I reached out to both current ACIP members and the Department of Health and Human Services to ask about Kenndy’s pending influence over the committee. ACIP Chair Helen K. Talbot and other current ACIP members emphasized the group’s importance to keeping the U.S. vaccinated, but declined to comment about politically motivated changes to its membership. The Department of Health and Human Services did not return a request for comment.

Should ACIP end up stacked with experts whose views mirror Kennedy’s, “it’s hard not to imagine our vaccination schedules looking different over the next few years,” Schwartz told me. Altered recommendations might make health-care providers more willing to administer shots to children on a delayed schedule, or hesitate to offer certain shots to families at all. Changes to ACIP could also have consequences for vaccine availability. Pharmaceutical companies might be less motivated to manufacture new shots for diseases that jurisdictions or health-care providers are no longer as eager to vaccinate against. Children on Medicaid receive free vaccines based on an ACIP-generated list, and taking a particular shot off that roster might mean that those kids will no longer receive that immunization at all.

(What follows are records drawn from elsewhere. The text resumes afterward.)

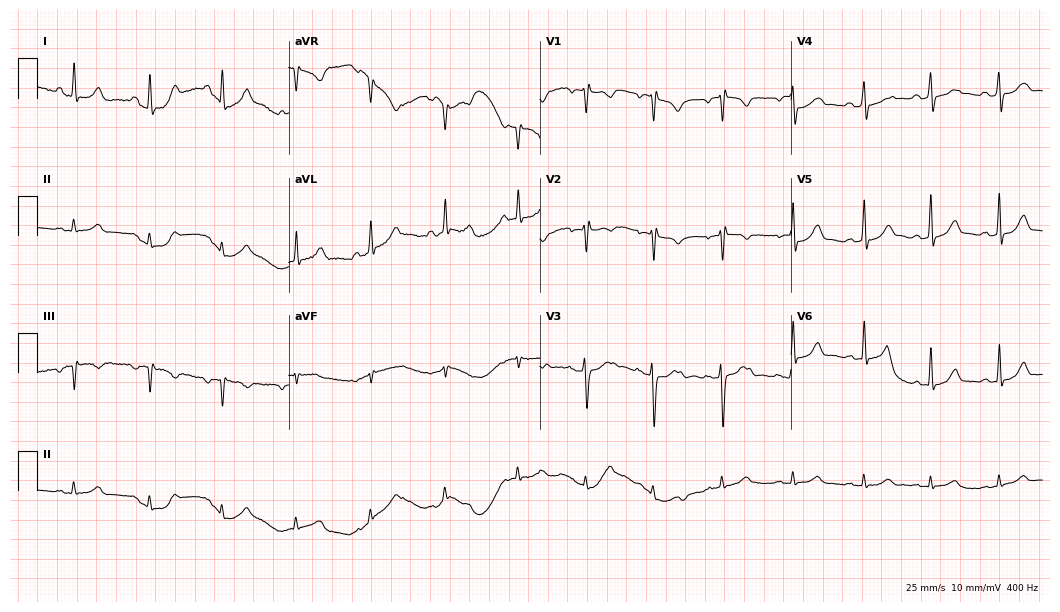
Standard 12-lead ECG recorded from a 22-year-old female. None of these six findings is recorded: first-degree AV block, right bundle branch block, left bundle branch block, sinus bradycardia, atrial fibrillation, sinus tachycardia. Only these six findings were labelled.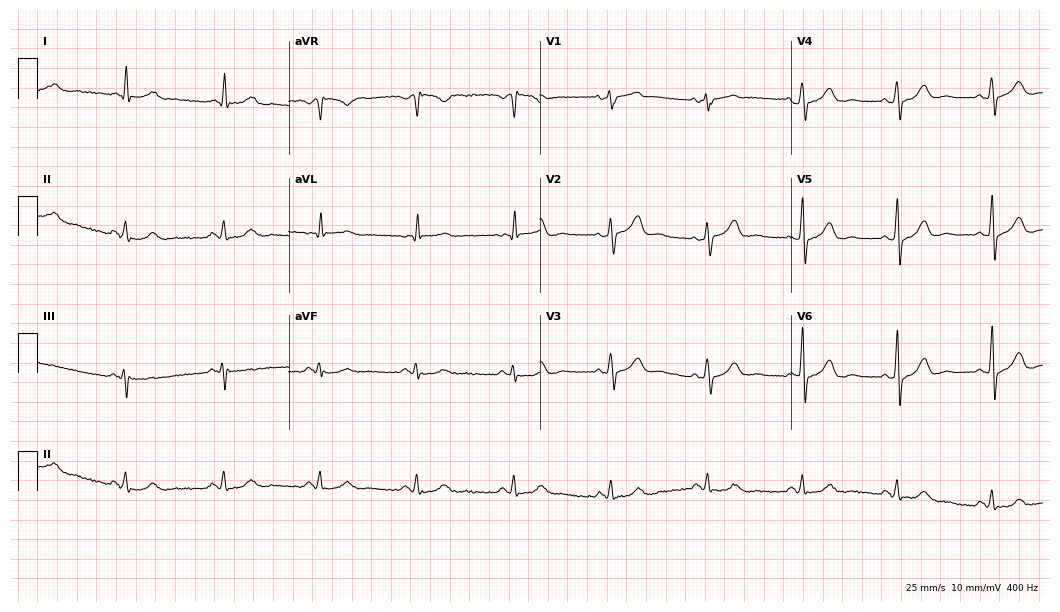
Resting 12-lead electrocardiogram. Patient: a man, 64 years old. Read as a normal ECG.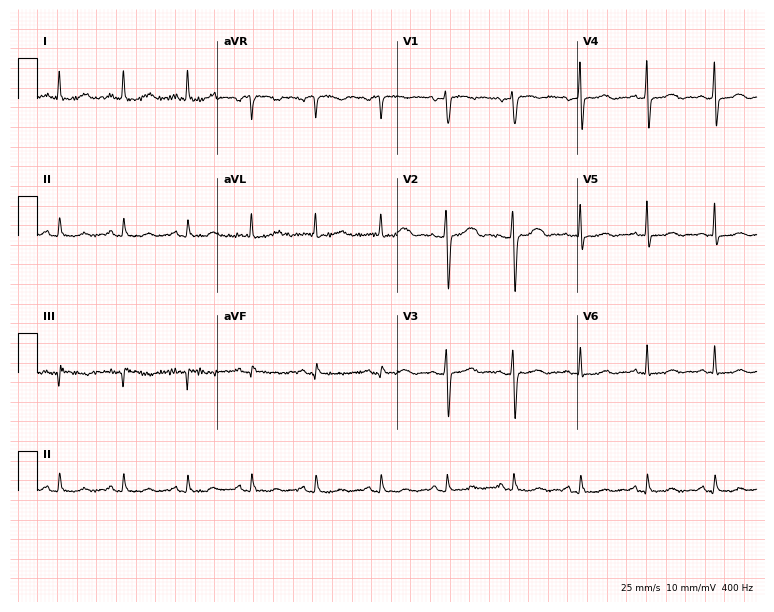
12-lead ECG from a 59-year-old female patient. Recorded interpretation: within normal limits.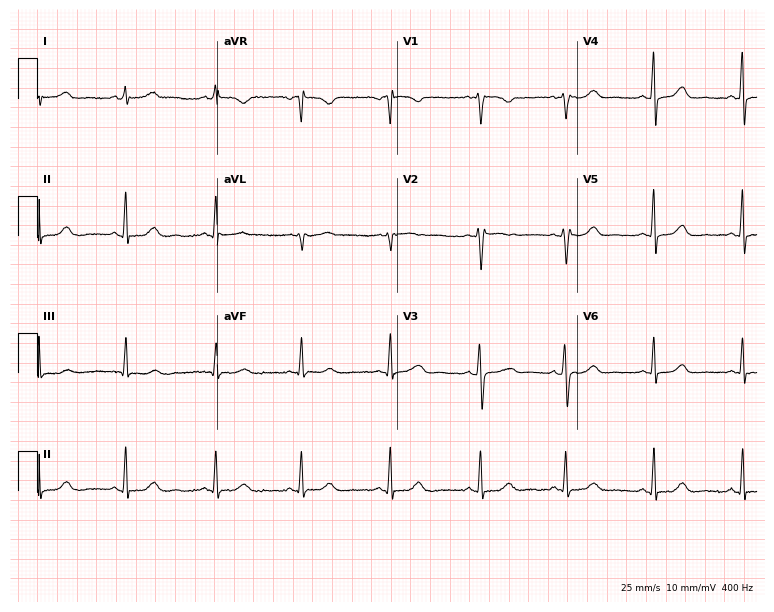
Standard 12-lead ECG recorded from a 48-year-old female patient. Read as a normal ECG.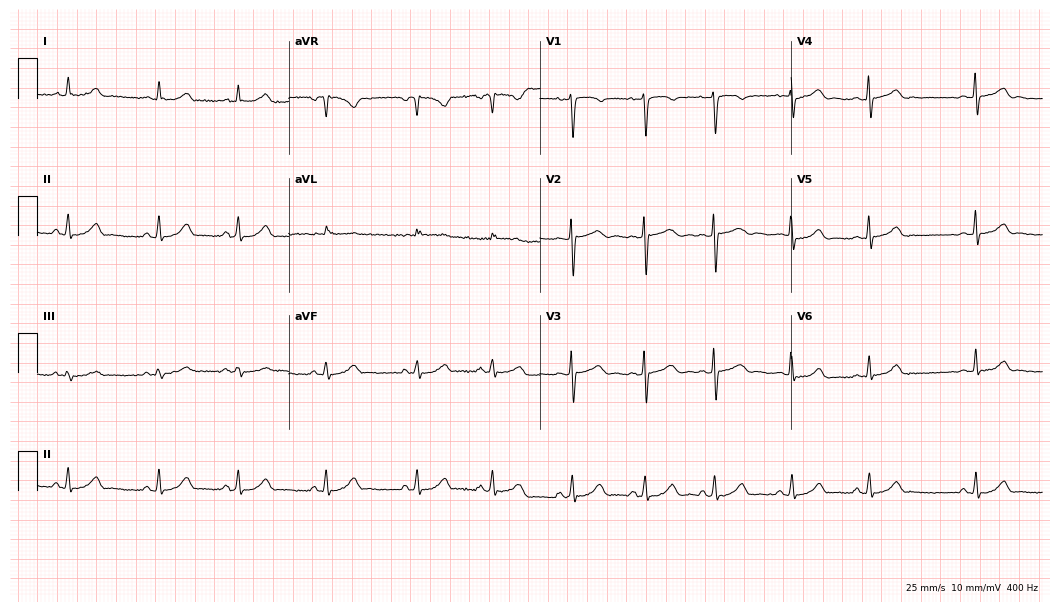
12-lead ECG from an 18-year-old woman. Labelled as a normal ECG.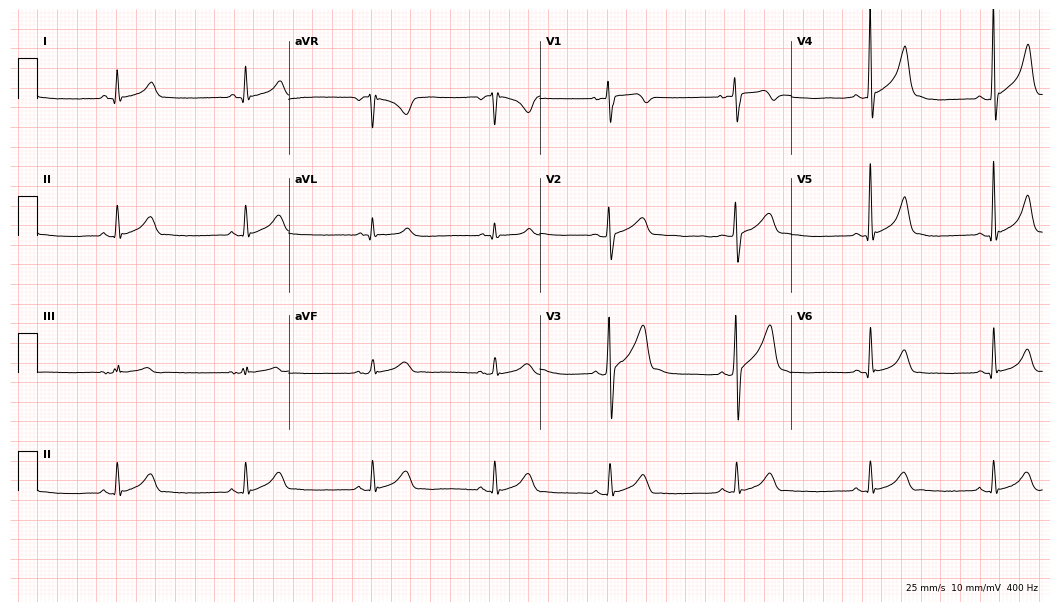
12-lead ECG from a 35-year-old male patient. Screened for six findings — first-degree AV block, right bundle branch block, left bundle branch block, sinus bradycardia, atrial fibrillation, sinus tachycardia — none is recorded.

At one extreme, the new administration could, in theory, simply disband the committee altogether, Schwartz told me, and have the government unilaterally lay down the country’s vaccination policies. At another, the CDC director, who has never been beholden to the committee’s advice, could begin ignoring it more often. (Trump’s choice to lead the CDC, the physician and former Florida congressman Dave Weldon, has been a critic of the agency and its vaccine program.) Most likely, though, the nation’s new health leaders will choose to reshape the committee into one whose viewpoints would seem to legitimize their own. The effects of these choices might not be obvious at first, but a committee that has less academic expertise, spends less time digging into scientific data, and is less inclined to recommend any vaccines could, over time, erode America’s defenses—inviting more disease, and more death, all of it preventable.